Official Journal of the European Union

L 298/29


COMMISSION IMPLEMENTING DECISION (EU) 2015/2039

of 13 November 2015

on the equivalence of the regulatory framework of South Africa for central counterparties to the requirements of Regulation (EU) No 648/2012 of the European Parliament and of the Council on OTC derivatives, central counterparties and trade repositories

THE EUROPEAN COMMISSION,

Having regard to the Treaty on the Functioning of the European Union,

Having regard to Regulation (EU) No 648/2012 of the European Parliament and of the Council of 4 July 2012 on OTC derivatives, central counterparties and trade repositories (1), and in particular Article 25(6) thereof,

Whereas:

(1)

The procedure for recognition of central counterparties (‘CCPs’) established in third countries set out in Article 25 of Regulation (EU) No 648/2012 aims to allow CCPs established and authorised in third countries whose regulatory standards are equivalent to those laid down in that Regulation to provide clearing services to clearing members or trading venues established in the Union. That recognition procedure and the equivalence decision provided for therein thus contribute to the achievement of the overarching aim of Regulation (EU) No 648/2012 to reduce systemic risk by extending the use of safe and sound CCPs to clear over-the-counter (‘OTC’) derivative contracts, including where those CCPs are established and authorised in a third country.

(2)

In order for a third country legal regime to be considered equivalent to the legal regime of the Union in respect of CCPs, the substantial outcome of the applicable legal and supervisory arrangements should be equivalent to Union requirements in respect of the regulatory objectives they achieve.

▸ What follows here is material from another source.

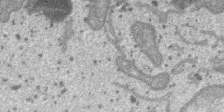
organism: Human
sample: Lung epithelial cells infected with SARS-CoV-2

The purpose of this equivalence assessment is therefore to verify that the legal and supervisory arrangements of South Africa ensure that CCPs established and authorised therein do not expose clearing members and trading venues established in the Union to a higher level of risk than the latter could be exposed to by CCPs authorised in the Union and, consequently, do not pose unacceptable levels of systemic risk in the Union.

(3)

This Decision is based on the outcome of the legal and supervisory arrangements applicable in South Africa and their adequacy to mitigate the risks that clearing members and trading venues established in the Union may be exposed to in a manner considered equivalent to the outcome of the requirements laid down in Regulation (EU) No 648/2012. The significantly lower risks inherent in clearing activities carried out in financial markets that are smaller than the Union financial market should thereby, in particular, be taken into account.

(4)

In accordance with Article 25(6) of Regulation (EU) No 648/2012, three conditions need to be fulfilled in order to determine that the legal and supervisory arrangements of a third country regarding CCPs authorised therein are equivalent to those laid down in that Regulation.

(5)

According to the first condition, CCPs authorised in a third country must comply with legally binding requirements which are equivalent to the requirements laid down in Title IV of Regulation (EU) No 648/2012.

(6)

The legally binding requirements of South Africa for CCPs authorised therein consist of the Financial Markets Act, Act No 19 of 2012 (‘FMA’). The Registrar of Securities Services (‘the Registrar’) has a comprehensive set of powers to oversee, monitor and investigate clearing houses authorised to operate in South Africa (‘licensed clearing houses’).

(7)

The FMA sets out the duties and requirements with which clearing houses must comply. In particular, under the FMA, the Registrar grants the authorisation to operate as a licensed clearing house, provided that the applicant complies with those requirements and contributes to the achievement of the objectives set out in the FMA, including systemic risk mitigation and ensuring that the South African financial markets are fair, efficient and transparent. In order to ensure those requirements are met, the Registrar may impose the conditions it considers appropriate when granting an authorisation. Licensed clearing houses must conduct their business in a fair and transparent manner and with due regard to the rights of clearing members and their clients. Moreover, pursuant to the FMA, licensed clearing houses must comply with international supervisory standards, including the Principles for Financial Markets Infrastructures (‘PFMIs’) issued in April 2012 by the Committee on Payment and Settlement Systems (2) and the International Organization of Securities Commissions (‘IOSCO’).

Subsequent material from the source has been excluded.